Hollander and her siblings lived among the many dogs and horses on their ranch, and the kids had very little in the way of conventional education. "I spent most of my time riding horses and running around in the outdoors," admits Hollander, who today lives in a way and a place not so dissimilar from the one she grew up in. She and her partner, Brian, are raising their two young daughters (Hollander also has two children from a previous relationship) amid almost as many dogs and horses as she once rambled among, and in a tight-knit farming and ranching community teeming with descendants of Spanish settlers. Many of the families in and around the town of Truchas proudly trace their Iberian heritage back hundreds of years and still speak Spanish in a way it was spoken way, way back then. "The Spanish speakers here in the mountains speak it cleaner than elsewhere in New Mexico," contends Hollander. "It's very classical, and there's not much of an accent. Which makes it easier for me to blend in. It's easy for me to relate to these people up here, I feel more at home."
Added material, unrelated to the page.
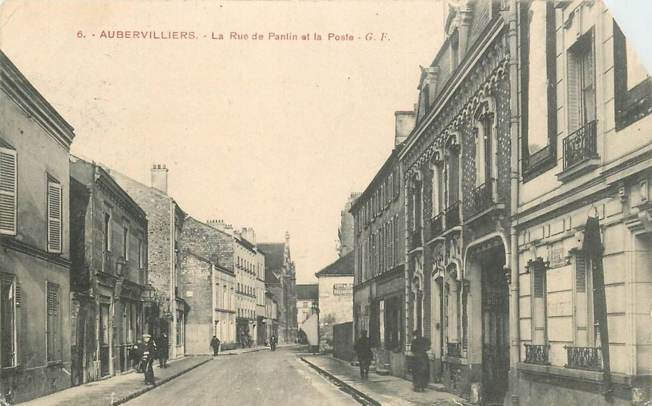 Aubervilliers.Rue de Pantin.Rue Bernard et Mazoyer.La poste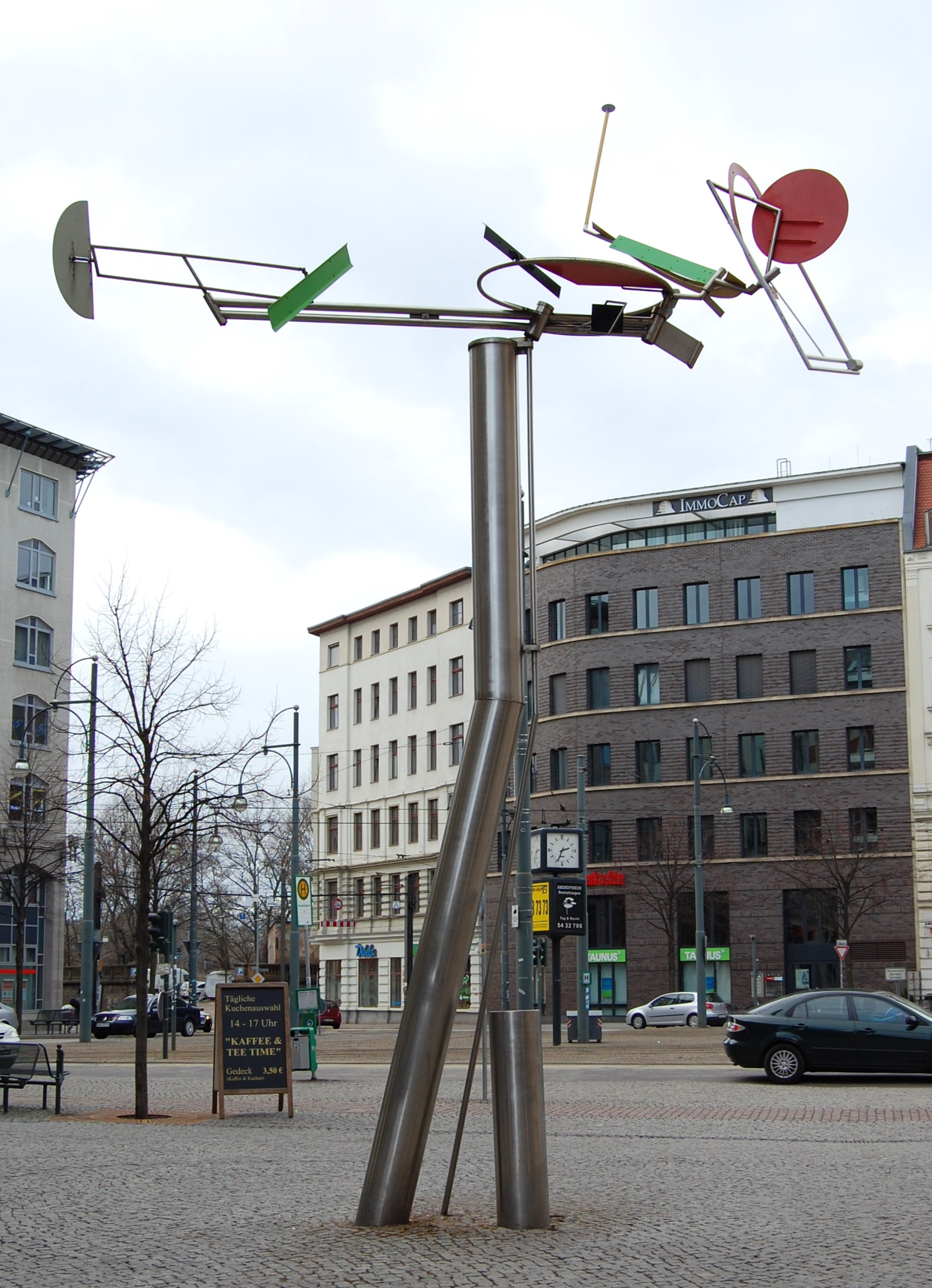 Kunstwerk Aerobiont I von Jörg-Tilmann Hinz in Magdeburg am Hasselbachplatz

At the moment, home is bitterly cold. So cold Hollander hasn't yet been able to finish the huge steel horse inside her studio - a car mechanic's-like garage-barn located directly across the dirt road from her adobe home and exposed to every icy wind that whips through these 13.000-foot-high mountains. Her cement-room studio- a little casita only steps from her house-is smaller but warmer; it's where Hollander applies the cement to her steel sculptures, sometimes painting them too (iron oxide for red, manganese for black, or a brownish cement paint like the kind used on adobe).

Hollander, now 45, settled in New Mexico over 20 years ago, quickly if circuitously. After finally leaving Spain for a French school in Switzerland then Goddard College in Montpelier, VT, she lasted all of one semester before dropping out and moving to Southern California. "I quit college because I didn't need an institution to figure things out," she says flatly. "And I was in Santa Barbara just long enough to hate it." Seeing how miserable she was, a friend suggested New Mexico. She came, she liked, she stayed.

"I grew up a believer in art, that I could make it as an artist because my dad did it and made a living at it," asserts Hollander. "So there was no doubt." No doubt, despite her initial desire to become a veterinarian and despite, as she freely admits, having no ability to draw (she's never so much as sketched out an idea for a sculpture, nor made a drawing of any kind). I can't paint either, "she laughs. "But I was born with big hands and a strong body." she adds, proudly rolling up sleeves to show off chiseled biceps. She also liked playing with Play-Doh and clay as a child, and by 15 she was given to creating pieces out of chicken wire: string and duct-tape human figures, wild cats, and dogs. She's never really studied art, but she went to plenty of Europe's museums. At an early age she saw a show of Giacometti's (whose influence remains), and she apprenticed some in Spain. "I mostly worked with older sculptors and in foundries, which gave me techniques for casting," she explains. "But I didn't yet have a very good work ethic- I was just there trying to suck up as much information as I could."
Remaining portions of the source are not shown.